Также на респондента, по его словам, оказывала влияние бабушка, к которой его обычно отправляли на лето. Бабушка была очень религиозным человеком, но одновременно жестким: «если нужно было быть жесткой, она могла быть жесткой». Бабушка также наказывала внука за всякие мелкие шалости «хватал не то, что надо», причем наказания не отличались гуманностью: «пару раз она меня шлепала», «в угол ставила», «она меня иголкой колола, могла без сладкого оставить». Отчим также повлиял на респондента, однако период этого влияния был не долгим — до рождения брата. Отчим помогал пасынку делать уроки, «заставлял делать уроки «от и до», «помогал, объяснял, конечно», «это была какая-то взаимная работа».

Тем не менее, респондент говорит, что в детстве у него была свобода, он мог позволить себе «все, что угодно», это либо «не доходило» до родителей, либо «если это было плохо, то <оцени-валосъ> отрицательно, если хорошо — то положительно».

В целом, у респондента была крайне авторитарная, даже жестокая социализация, в результате такого травмирующего опыта он сформировался как авторитарный человек.

Так, респондент проявляет авторитарную агрессию, он в целом весьма нетерпимый человек. Респондент до такой степени ненавидит свою мать, что говорит: «честно говоря, когда она померла, я даже обрадовался». Так, рассуждая о людях, которые, по словам респондента, «разворовали и развалили страну», респондент предлагает наказывать «очень мучительно. Таких людей не вешали на сучьях, а разрывали березами».

Об агрессивности говорят и результаты теста «несуществующее животное» — респондент нарисовал сфинкса, который «питается людьми».

Авторитарное подчинение у респондента проявляется весьма своеобразно. С одной стороны, у него есть авторитеты (отец, друзья); по его словам, в некоторых вопросах над ним «довлели великие», а с другой — авторитарное подчинение проявляется в инверсированом виде — «бунта» против авторитетов. Так, отец респондента во многих вопросах «был непререкаемым авторитетом». Респондент спорил с ним: «всегда пытался возражать, оппонировать. И, может быть, не потому, что я был убежден, а потому, что хотел хоть в чем-то ему возразить». Сергей также старался спорить с учителями в школе (которые, по его словам, были «диктаторского» типа), в институте — с преподавателями; так, один из курсов респондент, по его словам, сдавал 39 раз.
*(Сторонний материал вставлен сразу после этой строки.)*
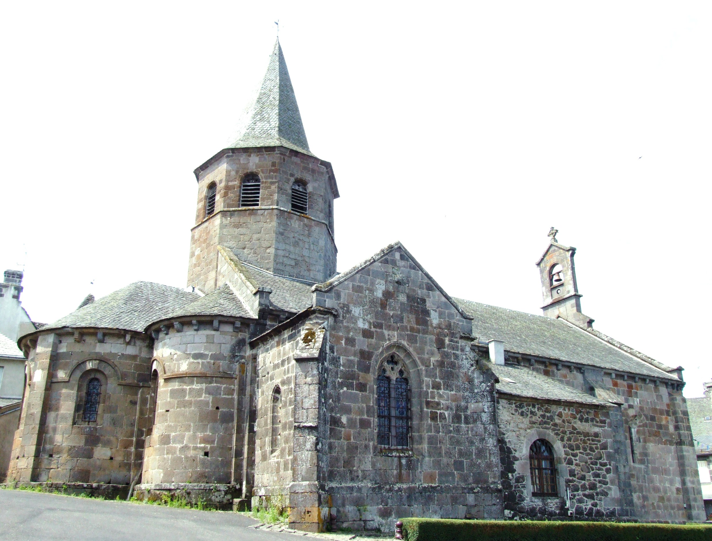 Anglards-de-Salers - Eglise Saint-Thyrse -1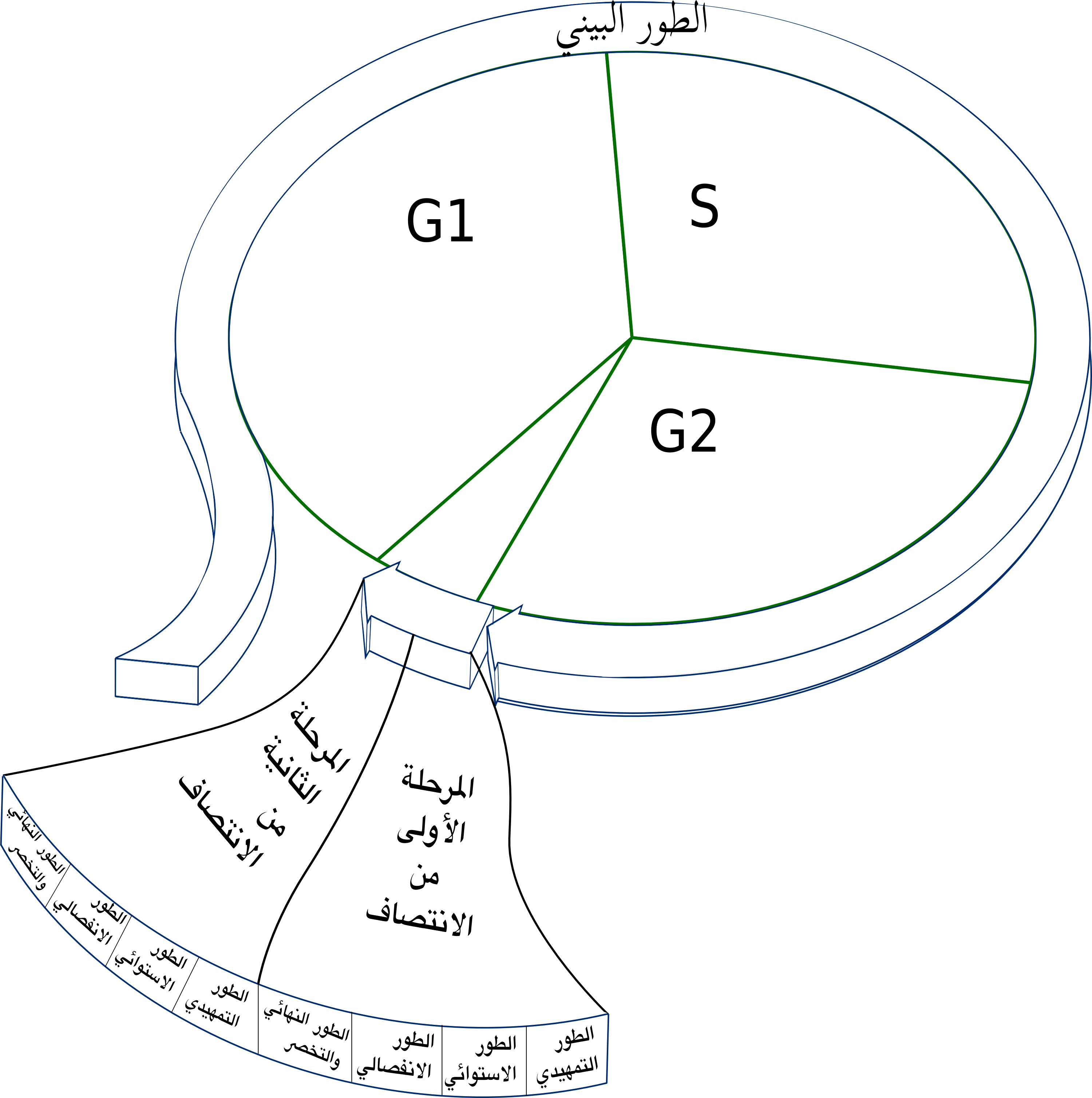 صورة توضح الطور البيني قبل الانتصاف، وتوضح أيضاً أن عملية الانتصاف ليست دوارة؛ بمعنى أن الخلية البنت لن تكرر دورة الخلية الأم

Респондент, вероятно, соответствует выделенному Т. Адорно подтипу «авторитарной личности» — типу «бунтовщика-психопата». Этот тип возникает в случае, когда вместо идентификации с родительским авторитетом проявляется бунт, что приводит к иррациональной и слепой ненависти к любому авторитету, сопровождающейся тайной готовностью «сдаться» и протянуть руку «ненавистной силе».*

* Адорно Т. Типы и синдромы // Социс, 1993. № 3.

Что касается конвенционализма, то его проявлений в интервью респондента не наблюдается. Более того, респондент иногда склонен вести себя нестандартно — так, в 38 лет начал играть в шахматы. Когнитивный стиль респондента, очевидно, отличается интегративной сложностью — в ходе интервью респондент использует метафоры, образные выражения.